The likeliest Republican paths to winning the Senate majority are pretty clear, but there are potential sleepers and under-covered races that could be one shock poll from bursting onto the map in the final eight weeks.

Meanwhile, the list of viable Democratic pickup opportunities ends with Georgia and Kentucky, but there’s also one potentially emerging race that could scramble both parties’ electoral calculus.

Here are five wild cards to keep an eye on during the home stretch to the November elections.



Oregon

Pediatric neurosurgeon Monica Wehby, a first-time candidate, is challenging freshman Sen. Jeff Merkley. The state is deep blue, and vote-by-mail ensures high turnout. But the Obamacare exchange rollout has been a Democratic liability, and some business leaders are down on Merkley, who remains somewhat undefined for an incumbent.

Freedom Partners Action Fund, the Koch-backed Super PAC, is committed to spend $1.6 million in September bloodying Merkley, but officials with the group are candid that they may cancel their October reservations if the race does not show signs of tightening.

Virginia

Ed Gillespie, taking on Democratic Sen. Mark Warner, was down more than 20 points in two July public polls. But the former Republican National Committee chairman’s Rolodex has allowed him to raise millions, and he’s getting help from top-tier surrogates like Mitt Romney and John McCain, who will campaign with him Wednesday in Norfolk.



Gillespie went on the air Tuesday with his second ad of the campaign, which linked the relatively popular former governor with the sagging president.
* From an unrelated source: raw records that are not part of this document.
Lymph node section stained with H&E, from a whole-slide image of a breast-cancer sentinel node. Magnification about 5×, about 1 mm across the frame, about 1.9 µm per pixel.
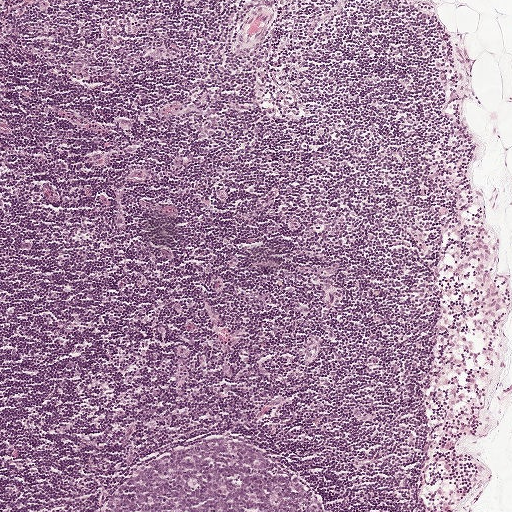
Question: Does this lymph node field contain metastatic tumour?
Answer: No, this field holds no outlined metastasis.
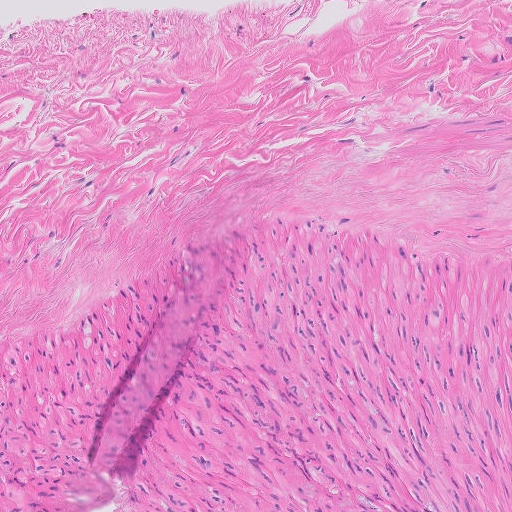
Lymph node section stained with H&E, from a whole-slide image of a breast-cancer sentinel node. Magnification about 10×, about 0.51 mm across the frame, about 1.0 µm per pixel.

There’s every indication that the race will tighten, given the national climate, especially if a group like American Crossroads (where Gillespie has several close friends) spends big on his behalf.

But if Gillespie really showed signs of closing the race, Democrats would attack him much harder for the lobbying he did on behalf of Enron and his time as a senior adviser in George W. Bush’s White House.

Minnesota

Al Franken, who won his seat in 2009 after a recount and protracted legal battle, has worked hard to keep a low national profile and project an image of seriousness that has won over many old skeptics. His Republican challenger, Mike McFadden, has run a good campaign and is a strong fundraiser. But it’s still a high-single-digit or low-double-digit race and has shown no signs of closing.



Republicans like to say Franken has a glass jaw that could be shattered with the right amount of outside spending, but it has not materialized. Franken, meanwhile, has been a prolific fundraiser, though he probably has the highest burn rate of any incumbent. It seems inevitable he will attack McFadden’s investment banking background, but a heavy infusion of outside Democratic money in October may signal the race is tightening.

Kansas

Republican Sen. Pat Roberts beat a group of challengers in last month’s primary with only 48 percent of the vote. He’s run a tepid campaign and took a beating over questions about his residency. Polls now show an unexpectedly competitive race.

A Democratic robopoll from Public Policy Polling put Roberts’ approval rating at just 27 percent, and independent candidate Greg Orman actually leads the three-term incumbent in a head-to-head matchup. If the unknown Democratic nominee, Chad Taylor, dropped out and threw his support behind Orman, a former Democrat, the race could get interesting.

New Jersey

Democratic Sen. Cory Booker, who won a special election last year, should cruise to a full term. He faces Jeff Bell, a one-time Reagan speechwriter who is strongly and unapologetically conservative, especially on social issues.



Bell defeated then-Sen. Clifford Case in a 1978 Republican primary — only to lose to Bill Bradley in the general election — and has lived in Virginia since the early 1980s. Bell, running on anti-Federal Reserve platform, has backing from old friends like Weekly Standard editor Bill Kristol and Steve Forbes.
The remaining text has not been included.